Now, you have a situation where the object returned from the operator=() function is used to call the operator=() function. If the return type is just CMessage, this will not be legal because a temporary copy of the original object is returned which will be an rvalue, and the compiler will not allow a member function call using an rvalue. The only way to ensure this will compile and work correctly is to return a reference, which is an lvalue.

The class CMessage is defined as follows:

class CMessage
{
private:
    char* pmessage;

public:
    void ShowIt() const
    {
        cout << endl << pmessage;
    }

    CMessage(const char* text = "Default message")
    {
        cout << endl << "Constructor called.";
        pmessage = new char[strlen(text) + 1];
        strcpy(pmessage, text);
    }

    CMessage(const CMessage& initM)
    {
        cout << "Copy constructor called" << endl;
        pmessage = new char[strlen(initM.pmessage) + 1];
        strcpy(pmessage, initM.pmessage);
    }

    ~CMessage()
    {
        cout << "Destructor called." << endl;
        delete[] pmessage;
    }

    CMessage operator=(const CMessage& aMess)
    {
        delete[] pmessage;
        pmessage = new char[strlen(aMess.pmessage) + 1];
        strcpy(this->pmessage, aMess.pmessage);
        return *this;
    }
};

along with main function defined as:

int main()
{
    CMessage motto1, motto2;
    CMessage motto3("A miss is as good as a mile.");

    (motto1 = motto2) = motto3;

    motto1.ShowIt();
    motto2.ShowIt();
    motto3.ShowIt();
}

Question: Does operator function really returns an rvalue or the book is simpy wrong about that statement?

My understanding is that code is flawed, because in final result, motto1 wouldn't be changed, but other than that it is perfectly legal, because returned copy (involving a copy constructor) is a lvalue.

Answer 1

Does operator function really returns an rvalue or the book is simpy wrong about that statement?

Yes, this particular overloaded operator does return a value, so the value category of the call expression is a (p)rvalue. The book is correct about that.

My understanding is that code is flawed, because in final result, motto1 wouldn't be changed

If the intention is to assign motto3 to motto1, then yes, the code is indeed flawed. However, the reason that the book gives:

compiler will not allow a member function call using an rvalue

Is not true. It is true for c, and possibly for pre-standard versions of c++, but not true for standard c++.

Answer 2

CMessage operator=(const CMessage& aMess) returns by value. This means that a temporary object is returned and the value category of (motto1 = motto2) is prvalue. Note that nothing is special about operator= here, it would be the same for any function returning by value.

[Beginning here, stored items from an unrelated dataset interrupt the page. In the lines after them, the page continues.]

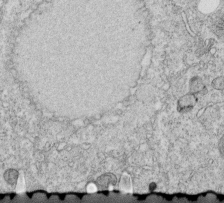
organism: C. elegans
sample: C. elegans embryo early stage
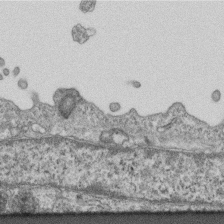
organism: Mouse
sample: Centriole in ependymal cells
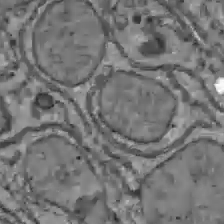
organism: C57BL Mouse
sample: Liver
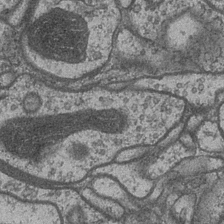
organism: Drosophila
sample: Optic medulla
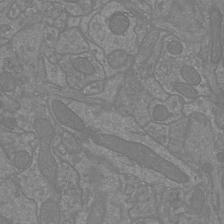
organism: Mouse
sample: Cortical neurons
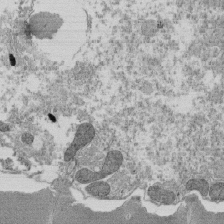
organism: Tetrahymena
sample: Cilia in tetrahymena
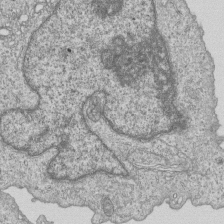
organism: Human
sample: MDA-MB-231 cells
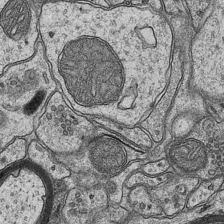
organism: Mouse
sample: CA1 Hippocampus
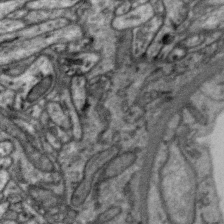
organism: Zebra finch
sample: Brain
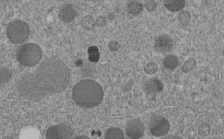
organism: C. elegans
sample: C. elegans embryo early stage
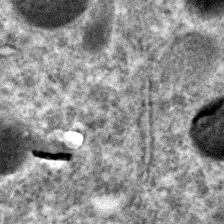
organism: C. elegans
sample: C. elegans embryo
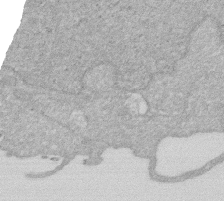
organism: Human
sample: HIV infected U937 cells
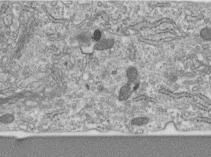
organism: Human
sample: Centriole in RPE cells
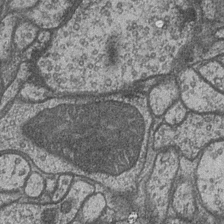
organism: Drosophila
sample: Optic medulla
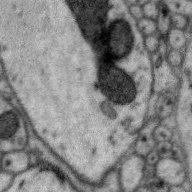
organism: Zebra finch
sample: Brain
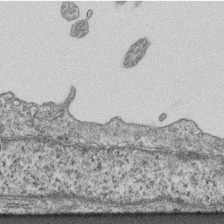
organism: Mouse
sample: Centriole in ependymal cells
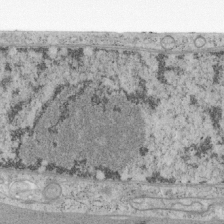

My understanding is that code is flawed, because in final result, motto1 wouldn't be changed, but other than that it is perfectly legal,

In ISO C++ that is true...

because returned copy (involving a copy constructor) is a lvalue.

The returned copy is a temporary object. The word "lvalue" is a value category of expressions; it is not an adjective that applies to objects. The value category of an expression consisting of a function call where that function returns by value, is prvalue, not lvalue.

compiler will not allow a member function call using an rvalue.

In ISO C++ it is fine to call a member function on an rvalue. I can't speak to Visual C++ 2013.